Somme toute, l'héroïne de cette aventure n'a aucun besoin de la poursuivre au milieu de tant de dangers. Elle ne sait pas trop au juste lequel des partis en présence a le bon droit pour lui. Cela ne l'empêche pas de se lancer à corps perdu dans la mêlée. Le traître a volé le diamant pour la centième fois. Pearl lui arrache le joyau sous la menace d'un revolver. Elle monte en cab. La voiture était truquée. On jette Pearl dans un souterrain. Pendant ce temps le voleur volé cherche à pénétrer chez elle; surpris par le journaliste, il se sauve sur les toits; le publiciste le poursuit, le perd et rencontre fortuitement dans le quartier chinois le borgne qui a joué un rôle louche au cours des incidents antérieurs. À sa suite, il arrive au souterrain où Pearl languit, il va la délivrer: mais, suivi à son tour par le malfaiteur qui vient de lui échapper, il met involontairement celui-ci sur la bonne piste, et quand, après avoir fait sauter l'immeuble avec un explosif récemment inventé, il retrouve la belle évanouie, elle est ligotée et délestée du diamant par le diligent adversaire.

Il n'y a eu de place ici que pour les gestes. L'action ne nous a passionnés qu'à titre de tour de force. Qui aurait songé à la discuter? on n'en avait pas le temps. Voilà bien le spectacle qui convient à ce siècle.»
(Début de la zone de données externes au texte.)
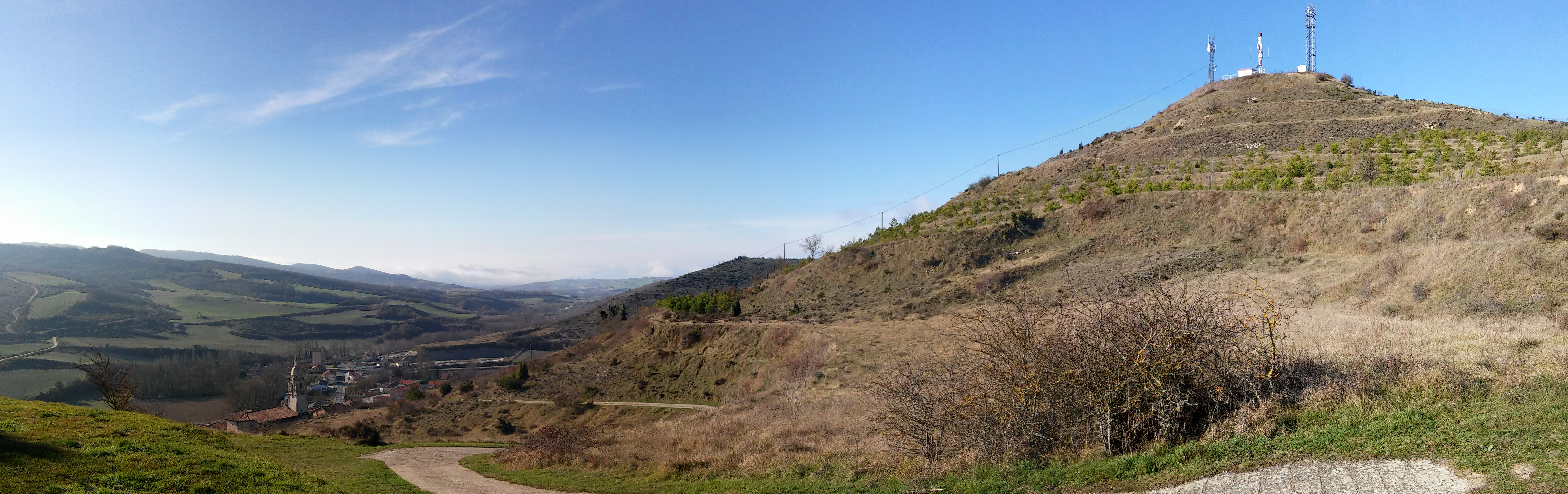 Trebiñuko Cerro mendia

Cette rhétorique devait profondément déplaire à Baptiste. «Assez, dit-il, c'est toujours la même chose; tu comprends que je sais ce que ça vaut. Je vois où tu veux en venir. C'est même étonnant comme je le vois. Un de ces jours je vais me fâcher. Tu parles, tu n'agis jamais: dans la rue tu lis toutes les affiches, tu pousses des cris devant toutes les enseignes, tu fais du lyrisme, et de quel lyrisme! faux, facile, conventionnel; tu t'exaltes, tu te fatigues, ça ne va jamais plus loin. Je commence tout de même à te connaître, je saisis assez exactement ce que tu viens demander au cinéma. Tu y cherches les éléments de ce lyrisme de hasard, le spectacle d'une action intense que tu te donnes l'illusion d'accomplir; sous le prétexte de satisfaire ton besoin moderne d'agir, tu le rassasies passivement en te mettant à la plus funeste école d'inaction qui soit au monde: l'écran devant lequel, tous les jours, pour une somme infime, les jeunes gens de ce temps-ci viennent user leur énergie à regarder vivre les autres. Qu'on ne me parle plus du cinéma: nous n'avons rien à y prendre, l'impureté y règne et le jour où des gens de bonne volonté y introduiront des moyens artistiques, les rares attraits qu'il a pour nous disparaîtront. Le mal que cette mécanique te fait, en t'otant le goût de la vie, n'est balancé par rien. Assez.

—Par exemple, dit Anicet très vexé, je ne vois pas ce qui justifie cette explosion. Je ne te connais pas le droit de me croire incapable d'agir.